Tuesday, June 8, 2010

Stocks: Massive Effects of Spending Cut Packages in Europe Will Severely Affect Earnings

Spanish newspaper El Pais discussed the massive effects of the various spending cut packages announced by European countries. Stock market bulls should note that these cuts will severely reduce European GDP, thus eliminating or greatly difficulting earnings growth.

Greece: 16% reduction in the wages of the public service, through the curtailment of supplements and extraordinary payments.
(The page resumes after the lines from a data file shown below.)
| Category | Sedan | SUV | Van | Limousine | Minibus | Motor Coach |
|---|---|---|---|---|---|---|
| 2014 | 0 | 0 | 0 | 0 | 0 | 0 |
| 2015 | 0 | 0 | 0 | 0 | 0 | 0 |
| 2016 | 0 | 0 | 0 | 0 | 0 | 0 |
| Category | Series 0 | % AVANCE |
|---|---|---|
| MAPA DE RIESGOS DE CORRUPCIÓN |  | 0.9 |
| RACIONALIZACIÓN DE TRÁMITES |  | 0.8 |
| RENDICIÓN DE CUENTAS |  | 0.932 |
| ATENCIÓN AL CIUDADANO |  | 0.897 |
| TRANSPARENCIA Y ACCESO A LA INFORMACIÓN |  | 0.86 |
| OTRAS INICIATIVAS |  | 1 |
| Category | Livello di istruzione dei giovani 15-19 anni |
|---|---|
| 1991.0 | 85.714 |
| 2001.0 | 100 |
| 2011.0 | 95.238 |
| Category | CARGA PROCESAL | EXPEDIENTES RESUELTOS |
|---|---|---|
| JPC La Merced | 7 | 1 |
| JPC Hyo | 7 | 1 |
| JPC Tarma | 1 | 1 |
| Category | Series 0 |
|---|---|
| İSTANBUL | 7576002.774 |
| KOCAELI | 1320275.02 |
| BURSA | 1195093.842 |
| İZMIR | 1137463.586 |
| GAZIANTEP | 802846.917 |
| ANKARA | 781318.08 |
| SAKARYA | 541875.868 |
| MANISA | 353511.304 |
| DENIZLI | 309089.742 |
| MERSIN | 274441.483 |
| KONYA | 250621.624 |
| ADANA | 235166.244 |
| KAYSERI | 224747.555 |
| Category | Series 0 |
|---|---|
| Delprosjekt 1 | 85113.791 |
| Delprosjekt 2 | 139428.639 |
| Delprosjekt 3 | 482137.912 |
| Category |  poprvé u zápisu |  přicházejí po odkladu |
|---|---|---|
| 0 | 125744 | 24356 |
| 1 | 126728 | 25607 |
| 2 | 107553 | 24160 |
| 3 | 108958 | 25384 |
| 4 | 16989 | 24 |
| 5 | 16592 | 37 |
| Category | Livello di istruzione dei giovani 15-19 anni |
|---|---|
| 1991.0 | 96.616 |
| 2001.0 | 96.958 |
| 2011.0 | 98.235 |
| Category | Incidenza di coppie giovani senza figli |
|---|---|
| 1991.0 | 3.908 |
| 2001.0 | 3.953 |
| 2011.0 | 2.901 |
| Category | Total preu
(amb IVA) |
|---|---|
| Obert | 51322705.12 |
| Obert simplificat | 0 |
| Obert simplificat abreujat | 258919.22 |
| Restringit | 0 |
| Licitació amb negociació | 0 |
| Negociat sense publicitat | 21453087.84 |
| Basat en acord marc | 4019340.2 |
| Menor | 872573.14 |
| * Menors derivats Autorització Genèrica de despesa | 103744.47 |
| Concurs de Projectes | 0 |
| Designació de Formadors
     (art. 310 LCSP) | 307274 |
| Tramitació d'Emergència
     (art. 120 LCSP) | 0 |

Spain: 5% cut in the gains of all servants, and specific reductions in some sectors, generating savings of 4 billion euros by 2011

France: freezing government spending over the next three years. For this, the government will fail to cover half of vacant public servants jobs in 2010. This year alone, 68,000 people are expected to retire

Italy: cut from 5% to 10% in the remuneration of ministers, parliamentarians, the senior civil servants, 10% reduction in expenditure salaries in ministries and eliminating some advisory contracts

UK: reducing the pay of ministers in 5% and freeze on hiring new employees.

Portugal: freezing the salaries of civil servants and cut 5% of the remuneration of political office. The government will also avoid hiring in the public sector.

Ireland: 15% drop in wages for civil servants for the next two years

Germany: the country would save 10 billion euros per year in the public service, but gave no details. The Financial Times, 15,000 government jobs to be abolished.